» Exercise details
In this exercise, return the whole listing exactly, excluding any images.
[Provided information Boundary: Start]
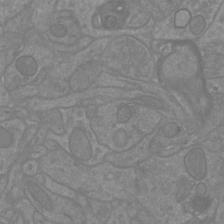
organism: Mouse
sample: Cortical neurons
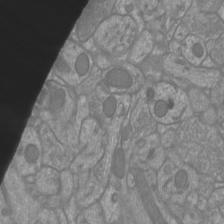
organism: Mouse
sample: Cortical neurons
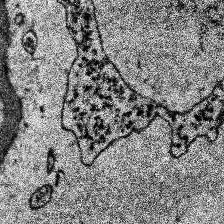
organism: Human
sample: Temporal Lobe
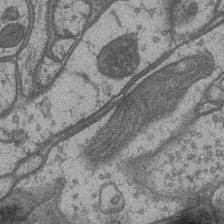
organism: Drosophila
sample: Optic medulla
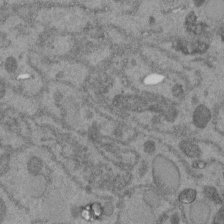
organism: C. elegans
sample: C. elegans embryo early stage
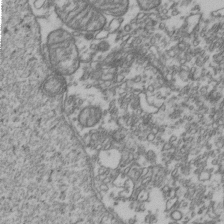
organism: Human
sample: Activated Jurkat CD4+ T cells
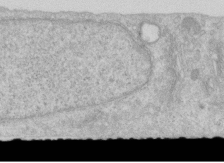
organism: Human
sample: Centriole in RPE cells
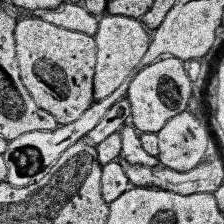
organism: Human
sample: Temporal Lobe
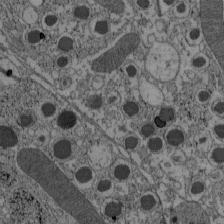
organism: C57BL Mouse
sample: Pancreatic islet
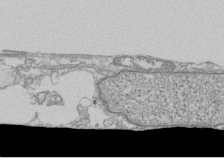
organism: Human
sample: Fibroblast cells
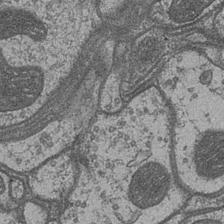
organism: Drosophila
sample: Optic medulla
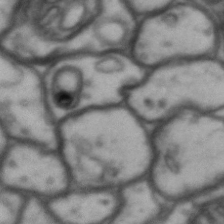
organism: Drosophila
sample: Brain
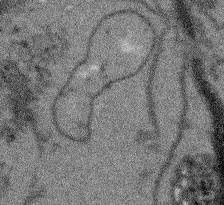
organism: Arabidopsis thaliana
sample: Root tip
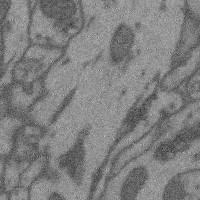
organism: Mouse
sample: Cerebral cortex
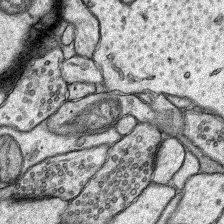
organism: Rat
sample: Hippocampus
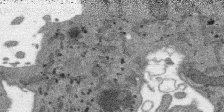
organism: Human
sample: Lung epithelial cells infected with SARS-CoV-2
[Provided information Boundary: End]
» Answer to this task
organism: Mouse
sample: Cortical neurons
organism: Mouse
sample: Cortical neurons
organism: Human
sample: Temporal Lobe
organism: Drosophila
sample: Optic medulla
organism: C. elegans
sample: C. elegans embryo early stage
organism: Human
sample: Activated Jurkat CD4+ T cells
organism: Human
sample: Centriole in RPE cells
organism: Human
sample: Temporal Lobe
organism: C57BL Mouse
sample: Pancreatic islet
organism: Human
sample: Fibroblast cells
organism: Drosophila
sample: Optic medulla
organism: Drosophila
sample: Brain
organism: Arabidopsis thaliana
sample: Root tip
organism: Mouse
sample: Cerebral cortex
organism: Rat
sample: Hippocampus
organism: Human
sample: Lung epithelial cells infected with SARS-CoV-2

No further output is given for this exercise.